Persimmons and String: Respiratory Infections in Appalachian Folk Medicine and Magic
We’ve passed Samhain on the Wheel, and I’ve been thinking a lot about tradition. It doesn’t take a lot for me to arrive at the topic, but as I forage and tincture, chop roots and dehydrate leaf, I always wonder, what did they do before? When respiratory infections ravaged the mountains, how did people cope? It’s interesting to see all the herbal information being shared right now about COVID. So many great herbalists are sharing important information that we’ve gleaned from similar infections, as so few of us have ever treated anything like this before. COVID is a complex and serious infection, I look to old books and history not to replace modern medical care, but to ask the questions of how? And what? Our ancestors survived, and didn’t survive, many serious diseases. So I’ve been researching and asking, how did Appalachians treat these plagues that rolled through the mountains? Is there wisdom to be gleaned there for us to use today? How has treating upper respiratory infections changed in our tradition?
Fevers in the Mountains:
Appalachian folk medicine is, very briefly, a mixture of predominantly Indigenous, European and African folk healing systems within the cauldron of the bioregion of Appalachia. Shaped by the land forms, the weather, the plants, the fauna and the humans of this space, it is a unique, location based medical, and dare I say magical, system wrought from all its bloody, complex, and sometimes beautiful history.
The unique climate and types of illnesses faced by Appalachians determined the ways that medicines were used, for those ailments most common could require the most diverse treatment options. Much wisdom rests in those old remedies, and while I write this as an exploration of a historical topic, I also wonder at how the remedies we are exploring today are not far off in some cases with the remedies of old.
Chills and Fever:
Many times, fevers and their associated chills would be caused by unknown or mysterious origins. This didn’t mean it didn’t need to be treated. Some herbs used are still touted as useful during fevers. Again I present this as a legacy of how peoples in this place have dealt with fever and this is not meant to take the place of medical care if one is experiencing serious respiratory symptoms or other medical issues. I think as herbalists, clinical or folk, it is good to know the legacies of medicine that has come before us to inspire, or mark the ways in which we have come to know what we do.
They come from many traditions.

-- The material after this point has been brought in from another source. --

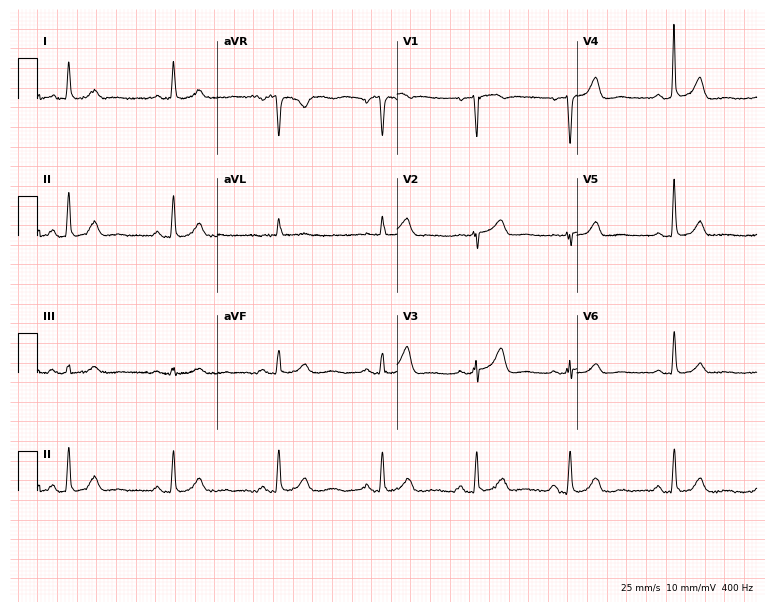
12-lead ECG from a female patient, 63 years old. Screened for six findings — first-degree AV block, right bundle branch block, left bundle branch block, sinus bradycardia, atrial fibrillation, sinus tachycardia — none is recorded. Other findings, if any, are not listed.

African, Indigenous and European, plants from around the world now in Appalachia.
+Boneset, which is sometimes called center weed in the Ozarks, was drunk as a tea for chills and fever.
+Black pepper in brandy was prescribed for fever and accompanying chills. The use of pepper in Appalachian folk medicine comes from African folk traditions.
+Ginger tea is good for fever.
+Smoking dried mullein leaves is recommended as a cure for catarrh. Today I wouldn’t recommend smoking anything if you have phlegm, but for a long time folx have used smoke to move phlegm.
+Sage tea is good for fevers. I use sage regularly for sore throat and general cold symptoms. Also as a steam.
+Specific Illnesses and their Treatments in Appalachian Folk Medicine+
The ”ague” was used to describe chills and malaria in old herbals and notes in the backs of family bibles. Dogwood bark tea and tincture were used instead of quinine (peruvuian cinchona bark). They also used blue gin, which contained quinine as well. One of the most popular tonics and medicines in the mountains, wild cherry bark tea, was prescribed anywhere coughing, mucus and respiratory illness was present. This use was gleaned from Indigenous peoples who long relied on the bark as a Spring tonic and general respiratory cure. Anti-inflammatory willow bark and lung soothing mullein leaves were brewed into strong teas to combat the fevers and phlegm. The food plant corn was and purging all also used, fires burned to clean air of putrid matter
For this devastating disease, asafetida bundles were worn around the neck to ward it off. Sulfur in great amounts was burned in the house and worn in the shoes as well. Infusions of brandy and saltpeter was also used. Holly leaves and berries (which are toxic) were used as a tea. Black snakeroot or Black Cohosh tea (Cimicifuga racemosa), hot and cold treatments in water, and bathing in buttermilk. People applied Goldenseal salves to pockmarks to prevent scarring and infection. The toxic foxglove mixed with sugar was also used apparently successfully in the mountains.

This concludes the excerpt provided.